At least one analyst warned clients that the reaction was overblown.
Meanwhile, shares of Abbott, based in Abbott Park, Ill., were down slightly — 0.9 percent at $45.89.
The Merck sell-off followed a report from an analyst at research firm Natixis Bleichroeder, which lowered its rating on Merck from "Buy" to "Hold" after seeing a media report about the early end of a study.
The study compared Abbott's niacin-based cholesterol treatment, Niaspan, with Zetia. Partners Merck and Schering-Plough jointly sell both Zetia and a second cholesterol drug, Vytorin, both of which have seen sales slump since January 2008, due to two other studies questioning their effectiveness and safety.
About 400 patients getting one of the two treatments were being followed, through imaging and other tests, to see which group had more plaque buildup in neck arteries over 14 months. The patients also were taking a second cholesterol drug from the class called statins.
A posting on a National Institutes of Health Web site that provides details on medical studies, ClinicalTrials.gov, said an independent steering committee "has stopped the trial based on results of a pre-specified, blinded interim analysis.
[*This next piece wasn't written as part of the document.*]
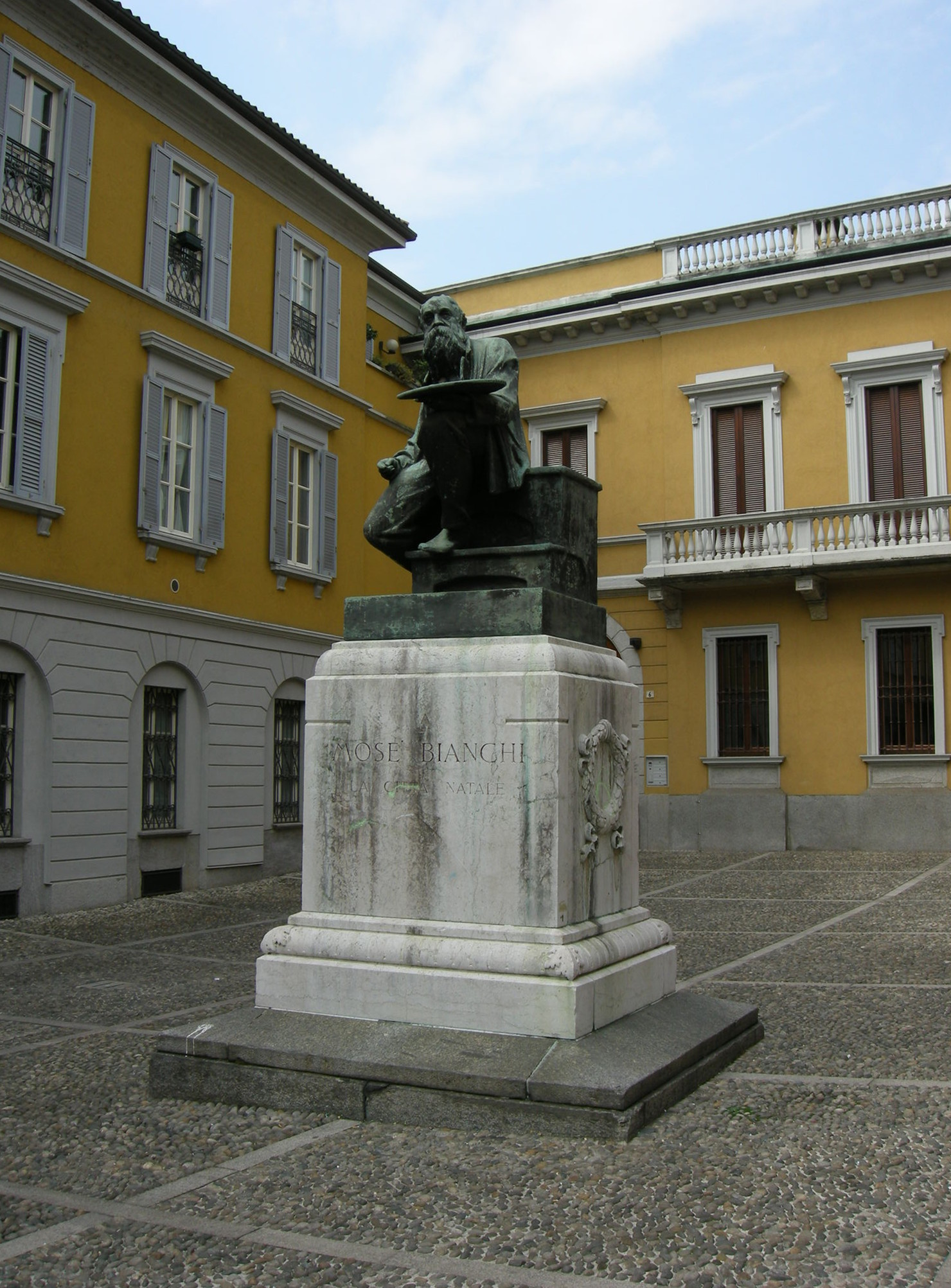 Monumento a mosè bianchi, monza

It was not stopped due to safety concerns."
That notice was posted on June 16 but was not publicized until The Wall Street Journal reported on it Wednesday evening.
On Thursday, the Natixis report speculated the trial was stopped early because Niaspan was found to control cholesterol levels better than Zetia.
The posting on ClinicalTrials.gov gives no such details. Abbott, which provided free once-a-day Niaspan and some other funding for the study, has not been given a reason by the principal investigator, said company spokeswoman Elizabeth Hoff.
That investigator, Dr. Allen J. Taylor, who initiated the study, on Thursday declined to give any details, but said study results would be disclosed after they had undergone peer review. Normally, study results are reported at a medical conference or published in a medical journal after such vetting, typically many months after a study ends.
"We're following the traditional process to ensure the scientific integrity of the information," Taylor said.
Deutsche Bank analyst Barbara Ryan, writing to clients on Thursday, said the negative reaction by Merck investors was "premature."
"Any substantial weakness in (Merck) shares today on this development is unwarranted, in our view, based on the available information," Ryan wrote.
She added she expects sales of Zetia and Vytorin "to continue to bleed market share, from currently already very low levels."
Their sales totaled $4.6 billion last year, down from $5.2 billion in 2007.
Niaspan, which has been on the market since 1997, had sales of $786 million last year, making it Abbott's No. 6 drug by sales.
Merck, which is acquiring Schering-Plough for $41.1 billion, said late Thursday that it did not know why the study was halted.